Although I have not heard of the town, by the looks of the number of tourists here, this must be quite a popular tourist spot.  Most activities revolve around the zocalo (or city square).  There were a few pedestrian malls that are lined with shops, restaurants, bars, etc.  One thing this area is known for is amber.  If you saw the first Jurassic Park movie, you will remember that they found a mosquito that had sucked the blood of a dinosaur.  From there they were able to recreate dinosaurs.  (I am probably not factually correct here because I saw the movie a long time ago).  Anyway, it's a tree resin that has been fossilized a very very long time ago.  If you clicked on the link on amber above, wikipedia has some excellent photos of what they look like.

On our first day, we were supposed to rest from our long bus journey.  I took advantage of a laundry near the hotel and have all my dirty clothes, weighing about 2 kilos, washed for 30 pesos ($1.69)!  She even folded them beautifully.  What a treat; not having to wear dirty clothes for more 3 days!

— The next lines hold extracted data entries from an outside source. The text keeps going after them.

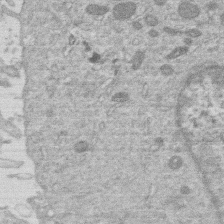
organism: Human
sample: Macrophage cells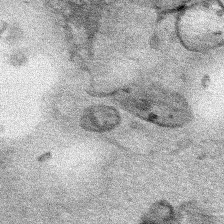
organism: Human
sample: Mitochondria in HCT116 cells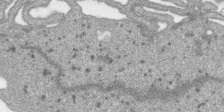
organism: Human
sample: Lung epithelial cells infected with SARS-CoV-2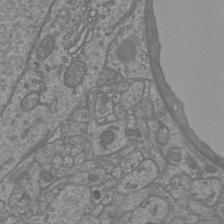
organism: Mouse
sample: Cortical neurons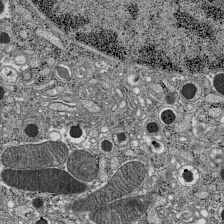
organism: C57BL Mouse
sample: Pancreatic islet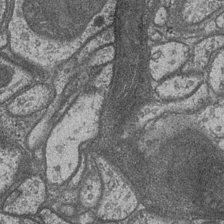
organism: Drosophila
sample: Optic medulla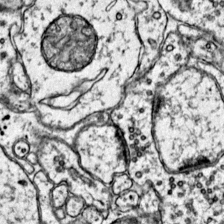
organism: Mouse
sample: Primary visual cortex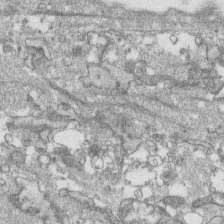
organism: Human
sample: CRL-1474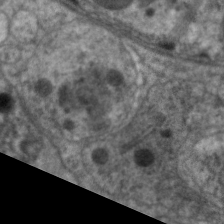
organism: C. elegans
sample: Pharynx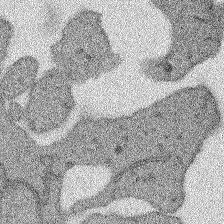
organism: Human
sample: HeLa cells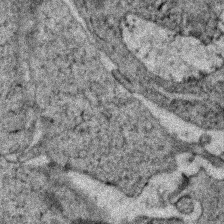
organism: Zebrafish
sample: Zebrafish embryo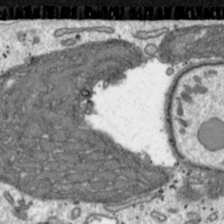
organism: Toxoplasma gondii
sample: Parasites in a vacuole inside a host cell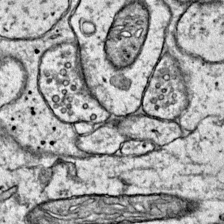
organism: Mouse
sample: Primary visual cortex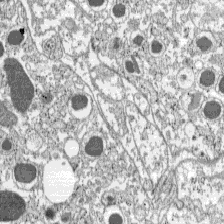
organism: C57BL Mouse
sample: Pancreatic islet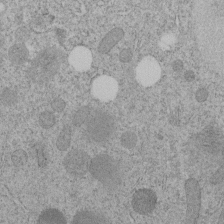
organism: C. elegans
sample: C. elegans embryo early stage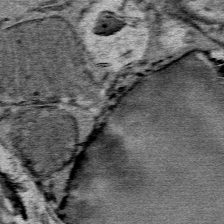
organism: Mouse
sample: Mouse Salivary gland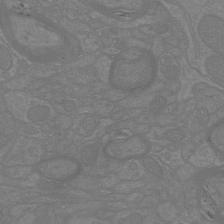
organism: Mouse
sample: Cortical neurons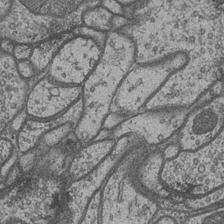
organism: Drosophila
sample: Optic medulla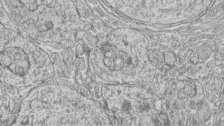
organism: Zebrafish
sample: synaptic ribbons in rod cells and cone cells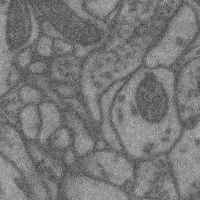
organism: Mouse
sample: Cerebral cortex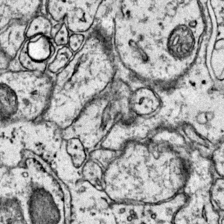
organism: Mouse
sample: Primary visual cortex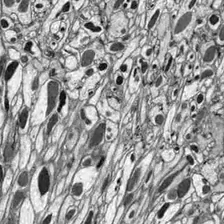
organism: Drosophila
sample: Optic lobe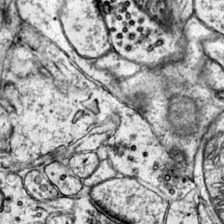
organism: Mouse
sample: Primary visual cortex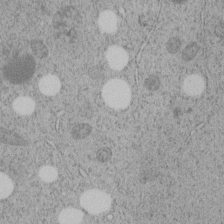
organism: C. elegans
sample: C. elegans embryo early stage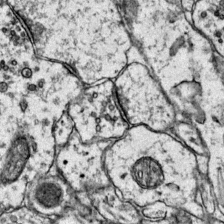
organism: Mouse
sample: Primary visual cortex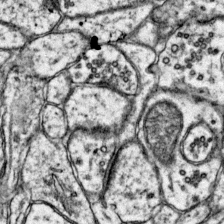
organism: Mouse
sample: Primary visual cortex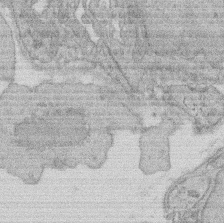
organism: Rat
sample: Salivary granule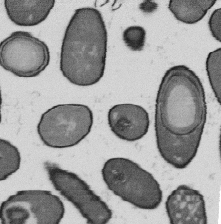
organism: B. subtilis
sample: Bacterial spore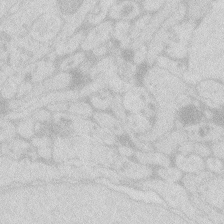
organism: Zebrafish
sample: Macrophage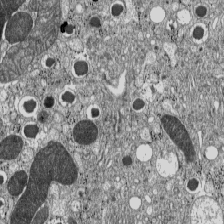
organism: C57BL Mouse
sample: Pancreatic islet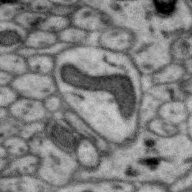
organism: Zebra finch
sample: Brain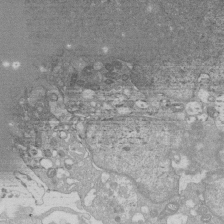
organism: Human
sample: Macrophage cells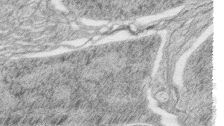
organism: Zebrafish
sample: synaptic ribbons in rod cells and cone cells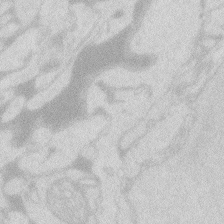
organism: Zebrafish
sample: Macrophage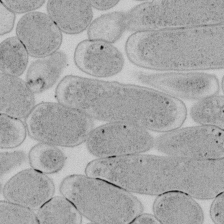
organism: E. coli
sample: Bacterial nucleoid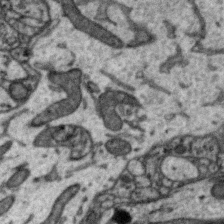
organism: Zebra finch
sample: Brain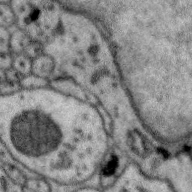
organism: Zebra finch
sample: Brain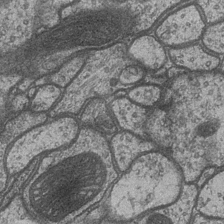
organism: Drosophila
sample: Optic medulla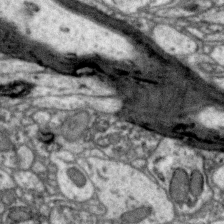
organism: Zebra finch
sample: Brain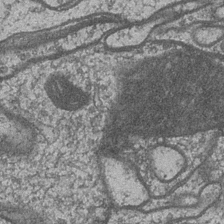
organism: Drosophila
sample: Optic medulla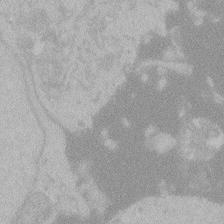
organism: Zebrafish
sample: Macrophage infected with Toxoplasma gondii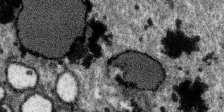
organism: Human
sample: Lung epithelial cells infected with SARS-CoV-2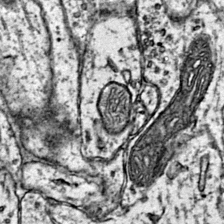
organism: Mouse
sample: Primary visual cortex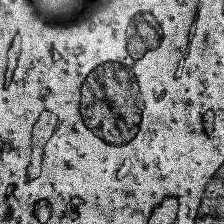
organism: Human
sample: Temporal Lobe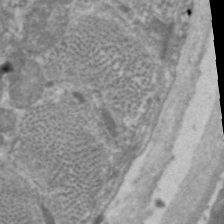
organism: C. elegans
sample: Pharynx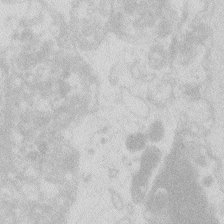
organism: Zebrafish
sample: Macrophage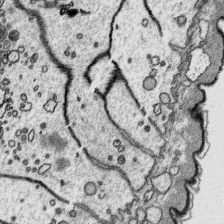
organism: Platynereis dumerilii
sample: Parapodia

One thing I noticed right away is that there are a lot more Indigenous People (what Americans call Native Americans) here.  Like in many countries invaded by Europeans, the natives are the ones who always ended at the bottom of the economic ladder.  So most of them are peddling souvenirs or food to the tourists.  Even little kids have to do this to help their family.  It's a sad situation.  Chiapas, where San Cristobal is, is one of the poorest states in Mexico and has the most number of Indigenous People.

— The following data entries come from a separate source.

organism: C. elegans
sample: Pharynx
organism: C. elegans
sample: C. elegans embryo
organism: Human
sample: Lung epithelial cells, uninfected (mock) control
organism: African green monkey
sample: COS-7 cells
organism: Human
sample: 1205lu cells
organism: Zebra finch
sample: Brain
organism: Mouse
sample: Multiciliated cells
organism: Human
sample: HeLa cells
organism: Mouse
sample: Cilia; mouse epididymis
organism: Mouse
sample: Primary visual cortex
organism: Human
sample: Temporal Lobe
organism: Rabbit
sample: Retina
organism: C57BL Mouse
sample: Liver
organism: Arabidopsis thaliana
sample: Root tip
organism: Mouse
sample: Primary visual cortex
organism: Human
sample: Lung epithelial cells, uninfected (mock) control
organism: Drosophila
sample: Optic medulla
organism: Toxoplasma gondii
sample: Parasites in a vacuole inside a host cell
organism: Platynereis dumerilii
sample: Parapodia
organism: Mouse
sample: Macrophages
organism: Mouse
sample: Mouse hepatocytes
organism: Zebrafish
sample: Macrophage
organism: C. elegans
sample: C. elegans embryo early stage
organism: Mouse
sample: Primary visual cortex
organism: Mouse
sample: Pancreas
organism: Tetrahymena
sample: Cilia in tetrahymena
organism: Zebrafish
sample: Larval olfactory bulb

A Chamula (Indigenous) Church

A bar near the zocaolo

Indigenous People selling fruits and vegetables


An early morning street sweeper in front of a graffiti wall

An Indigenous girl showing the art of hand-weaving

Some of the beautiful work produced by her

Range of souvenirs, again sold mostly by Indigenous people

Cathedral near the zocalo

Protest by the Indigenous people against the Federal Government
We visited two Indigenous communities - the Chamula and Zinacantan.  They are similar but different.  Both are close-knit communities and have their own language.  They run it like their own town and manage their own affairs.  Crime is very low because it's like a commune.  Everyone looks out for each other.  One has a little bit of Catholicism sprinkled with their native religion.  The other has more Catholicism in their religion.  According to our tour guide Cesar, all the people living in this communities are happy where they are.  They allow visitors but they don't welcome them to stay there.  Cesar speaks the language and grew up in the area so most people know him.

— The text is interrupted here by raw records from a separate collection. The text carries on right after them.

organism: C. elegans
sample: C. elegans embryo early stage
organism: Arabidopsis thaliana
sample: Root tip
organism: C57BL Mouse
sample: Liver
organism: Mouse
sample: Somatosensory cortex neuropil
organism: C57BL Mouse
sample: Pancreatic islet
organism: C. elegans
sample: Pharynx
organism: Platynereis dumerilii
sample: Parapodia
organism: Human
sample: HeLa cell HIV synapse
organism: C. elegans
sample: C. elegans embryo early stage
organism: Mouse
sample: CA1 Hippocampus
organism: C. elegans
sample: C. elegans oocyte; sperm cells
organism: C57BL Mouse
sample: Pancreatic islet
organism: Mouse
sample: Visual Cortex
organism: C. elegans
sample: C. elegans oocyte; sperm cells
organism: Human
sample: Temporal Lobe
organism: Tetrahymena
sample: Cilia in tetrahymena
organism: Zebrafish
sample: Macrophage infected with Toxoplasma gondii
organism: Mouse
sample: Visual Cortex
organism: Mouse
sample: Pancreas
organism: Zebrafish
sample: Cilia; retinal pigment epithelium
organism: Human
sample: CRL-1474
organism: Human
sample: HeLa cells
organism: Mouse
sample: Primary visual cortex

On the next day we have the option of going to the Canyon Sumidero, about an hour away and a cooking class.  I opted to just go to the Canyon, which I later regret.  Although beautiful and we did see some monkeys and crocodiles laying on the side of the river, the trip was marred by a floating debris of trash.  The trash were washed down from the various streams feeding into the river.  Most villagers don't hesitate to throw trash randomly, and that's where they ended up.  The boat operators said the government is going to clean it up but everyone's question is why don't you clean it up.  The cooking class was more fun because it was good and there was a lot of food, according to my friends.

Crocodiles sunning on the bank of the river

Tourist boats in the canyon
We had some excellent meals in San Cristobal.  Because it's a tourist town, it was very lively.  We enjoyed the beautiful area around the square.  It was within walking distance from our hotel.  Our hotel was nice and the service was excellent.  We had great breakfasts in the morning.  The only shortcoming was that the wifi was slow, but that's in all of Central America.  The next morning we had to depart at 5 am to go to Pelanque, stopping at a couple of water falls along the way.